I’m glad he put the second bit in: even he doesn’t dare pretend that UK economic growth has been down to EU membership. Yesterday’s half-hearted Times leader and today’s Mail on Sunday leader don’t mention the other factors that happened since we joined the Common Market: like the Thatcher economic revolution and the 1976 IMF bailout.
Finally, let me again mention immigration, which is driving support for leaving the EU. Yes, we need to build more houses and increase investment in infrastructure, but it is wrong to use immigrants as a scapegoat for our failings in these areas. EU migrants more than pay their way. EU migration responds to economic conditions in Britain and complements our flexible labour market. In 2008, when the crisis hit, net migration from the rest of the EU halved. It fell again in 2009 and did not exceed 2007 levels again until 2014. Replace that with a system under which parliament decides an annual migration total and the economy will suffer.

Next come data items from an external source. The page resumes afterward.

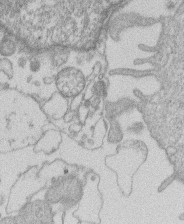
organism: Human
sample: Macrophage cells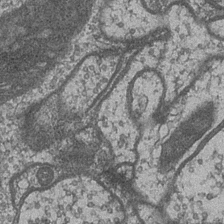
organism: Drosophila
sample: Optic medulla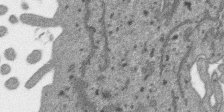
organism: Human
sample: Lung epithelial cells infected with SARS-CoV-2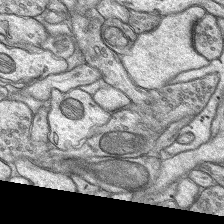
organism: Rat
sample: Hippocampus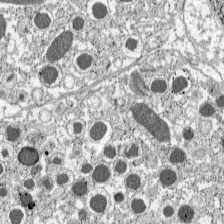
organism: C57BL Mouse
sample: Pancreatic islet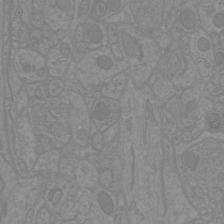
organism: Mouse
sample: Cortical neurons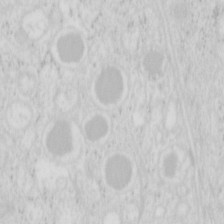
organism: Mouse
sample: Pancreas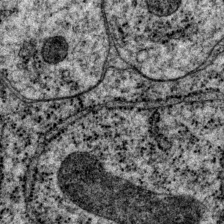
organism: P. pacificus
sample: Pharynx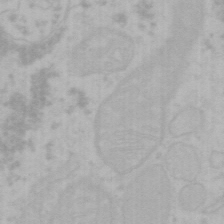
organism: Mouse
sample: Choroid plexus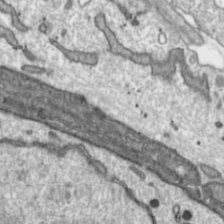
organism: Toxoplasma gondii
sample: Parasites in a vacuole inside a host cell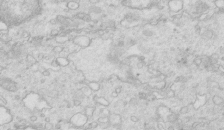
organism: Mouse
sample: Multiciliated cells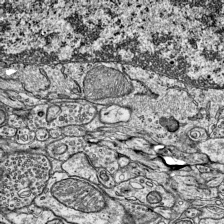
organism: Mouse
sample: Visual Cortex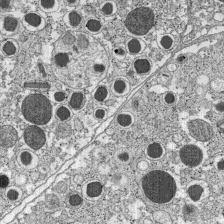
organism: C57BL Mouse
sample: Pancreatic islet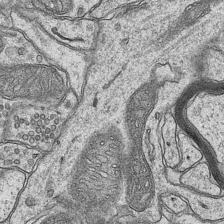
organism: Mouse
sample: CA1 Hippocampus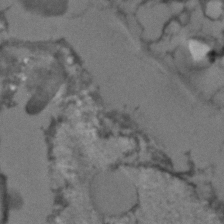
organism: C. elegans
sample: C. elegans embryo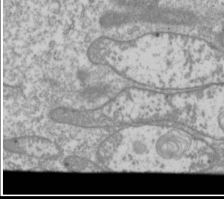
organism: Drosophila
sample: Cell division; meiosis; drosophila spermatocytes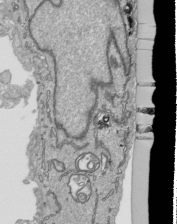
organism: Human
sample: Mitochondria in HCT116 cells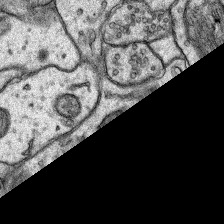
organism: Rat
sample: Hippocampus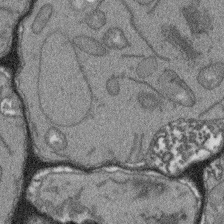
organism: Arabidopsis thaliana
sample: Root tip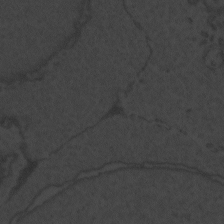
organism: Zebrafish
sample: Macrophage infected with Toxoplasma gondii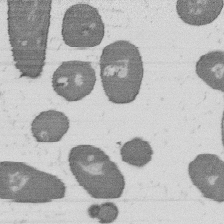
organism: B. subtilis
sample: Bacterial spore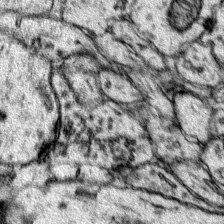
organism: Mouse
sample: Primary visual cortex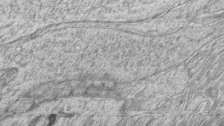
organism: Zebrafish
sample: synaptic ribbons in rod cells and cone cells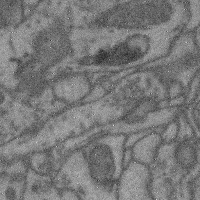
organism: Mouse
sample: Cerebral cortex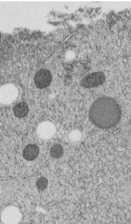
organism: C. elegans
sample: C. elegans embryo early stage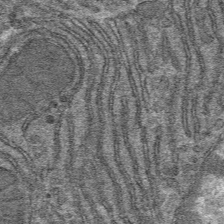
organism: Mouse
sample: Mouse hepatocytes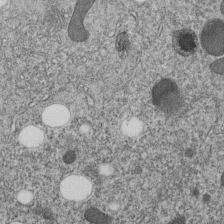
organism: C. elegans
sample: C. elegans embryo early stage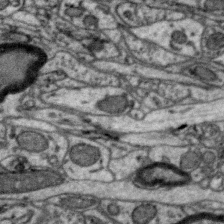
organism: Zebra finch
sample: Brain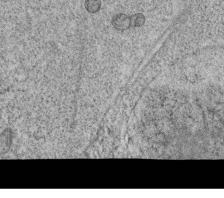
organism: C. elegans
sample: C. elegans oocyte; sperm cells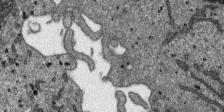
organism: Human
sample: Lung epithelial cells infected with SARS-CoV-2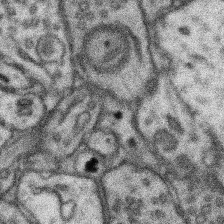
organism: Mouse
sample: Somatosensory cortex neuropil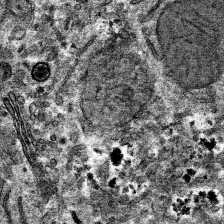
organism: Mouse
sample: Mouse hepatocytes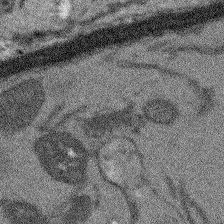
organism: Arabidopsis thaliana
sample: Root tip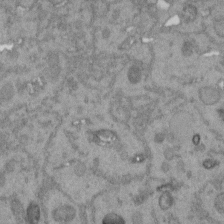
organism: C. elegans
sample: C. elegans embryo early stage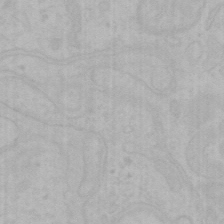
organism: Mouse
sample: Choroid plexus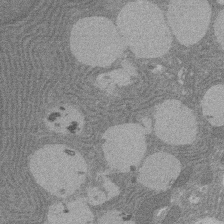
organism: Rat
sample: Salivary granule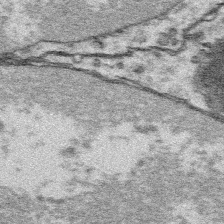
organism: Platynereis dumerilii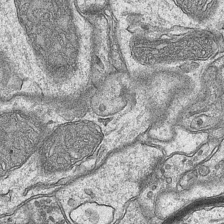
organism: Mouse
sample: CA1 Hippocampus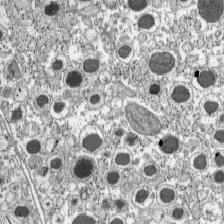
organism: C57BL Mouse
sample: Pancreatic islet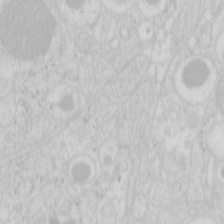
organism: Mouse
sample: Pancreas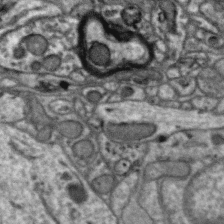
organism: Zebra finch
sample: Brain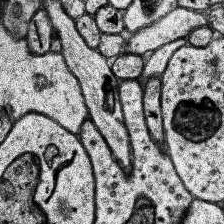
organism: Human
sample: Temporal Lobe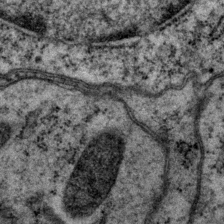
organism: P. pacificus
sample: Pharynx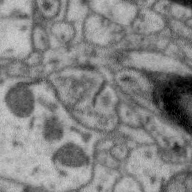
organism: Zebra finch
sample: Brain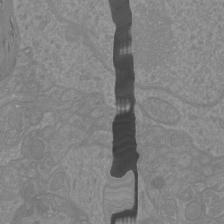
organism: Mouse
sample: Cortical neurons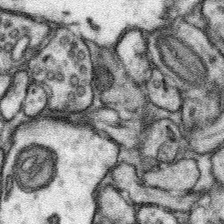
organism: Mouse
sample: Somatosensory cortex neuropil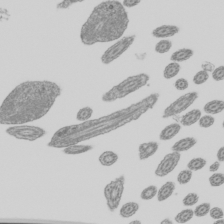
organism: Mouse
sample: Cilia; mouse epididymis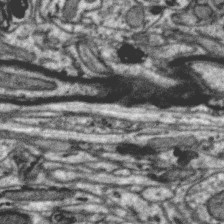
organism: Zebra finch
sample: Brain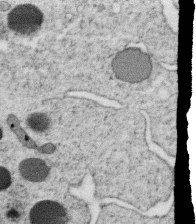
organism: C. elegans
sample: C. elegans oocyte; sperm cells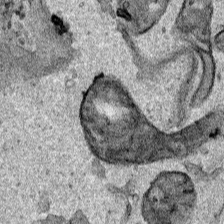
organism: Human
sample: Mitochondria in HCT116 cells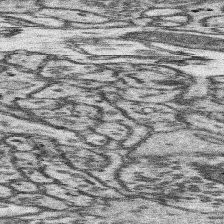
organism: Mouse
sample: Somatosensory cortex neuropil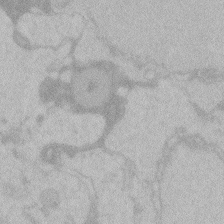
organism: Zebrafish
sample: Macrophage infected with Toxoplasma gondii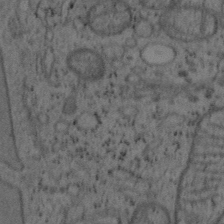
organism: Human
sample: HeLa cells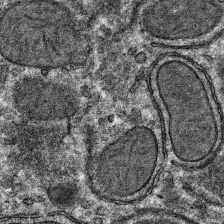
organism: Mouse
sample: Mouse hepatocytes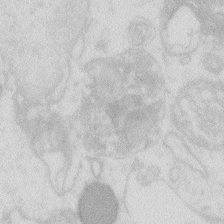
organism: Zebrafish
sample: Macrophage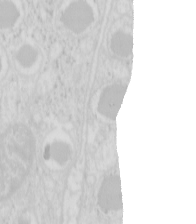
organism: Mouse
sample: Pancreas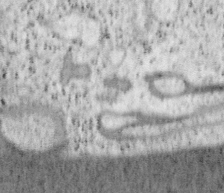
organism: Mouse
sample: OT-I killer T cells with ID8 ovarian cancer cells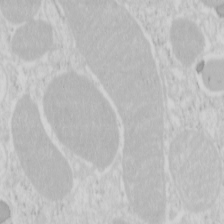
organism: Mouse
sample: Pancreas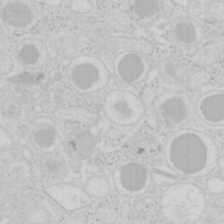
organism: Mouse
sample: Pancreas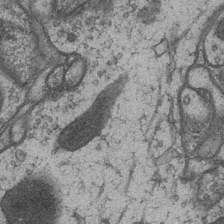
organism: Drosophila
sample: Optic medulla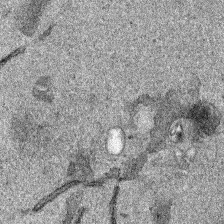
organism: Human
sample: Mitochondria in HCT116 cells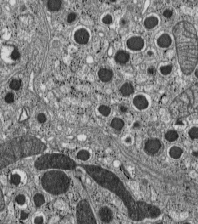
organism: C57BL Mouse
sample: Pancreatic islet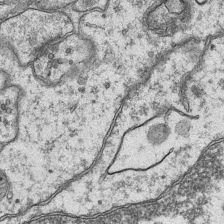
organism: Mouse
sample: CA1 Hippocampus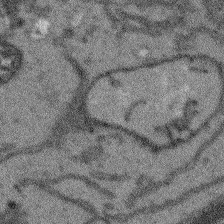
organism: Arabidopsis thaliana
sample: Root tip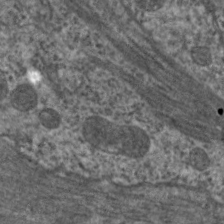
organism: C. elegans
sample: Pharynx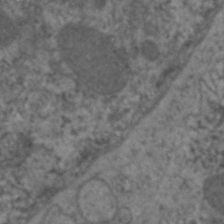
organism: C. elegans
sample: Pharynx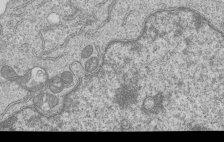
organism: Human
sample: MDA-MB-231 cells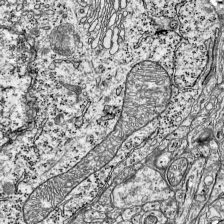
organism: Mouse
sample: Visual Cortex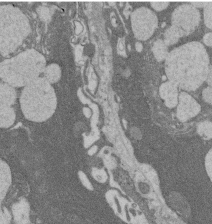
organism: Rat
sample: Salivary granule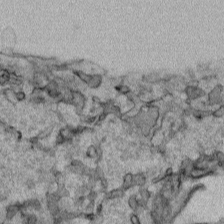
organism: Human
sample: Mitochondria in HCT116 cells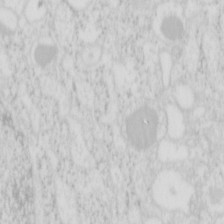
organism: Mouse
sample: Pancreas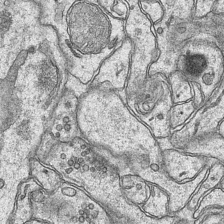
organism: Mouse
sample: CA1 Hippocampus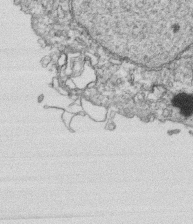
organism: Human
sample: HeLa cell HIV synapse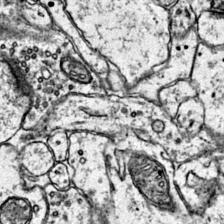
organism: Mouse
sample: Primary visual cortex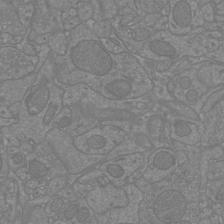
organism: Mouse
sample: Cortical neurons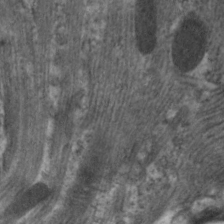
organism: C. elegans
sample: Pharynx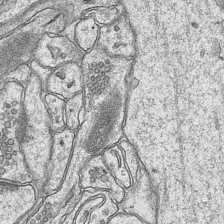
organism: Mouse
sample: CA1 Hippocampus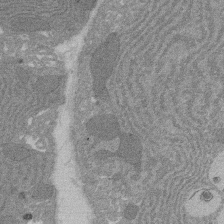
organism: Rat
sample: Salivary granule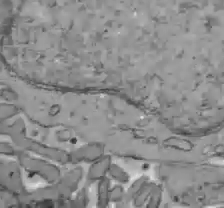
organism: C57BL Mouse
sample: Liver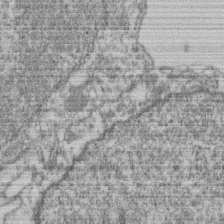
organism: Mouse
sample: T cell stromal cell synapse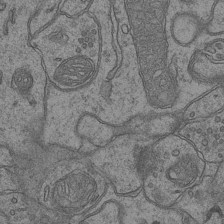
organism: Mouse
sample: CA1 Hippocampus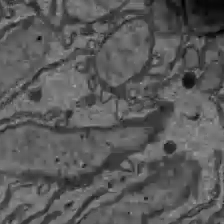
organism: C57BL Mouse
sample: Liver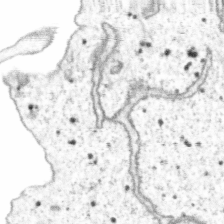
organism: Human
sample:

I’d agree with him on all of that – it’s a shame he didn’t have space to refer to (for example) the OECD’s estimate that Brexit would shave 84,000 off net migration figures. Not much in relation to today’s 330,000 net migration figures but I look to his columns to arm me with such facts, and decide for myself if an 84k reduction is significant or desirable.
Campaigns do tend to airbrush out nuance, and make people thing the facts are unanimously aligned on one side or the other. When Jeremy Warner describes himself as a reluctant Remainer, it’s less dramatic but more persuasive. (Except to me, a heartbroken Europhile). I also admire Jeremy Corbyn’s candour in saying he’s 75 per cent for Remain: for most of us, it’s a tough balance.
Anyway, I would agree with him that the weight of economic studies would suggest that Brexit is the riskier option overall. But there is more to the Brexit economics debate than one might otherwise deduce from his column.
* I’m quite serious about David Smith’s brilliance – and, when it comes to writing for the layman, peerlessness. Anyone who’d like to understand economics a bit more should buy his brilliant book, Free Lunch.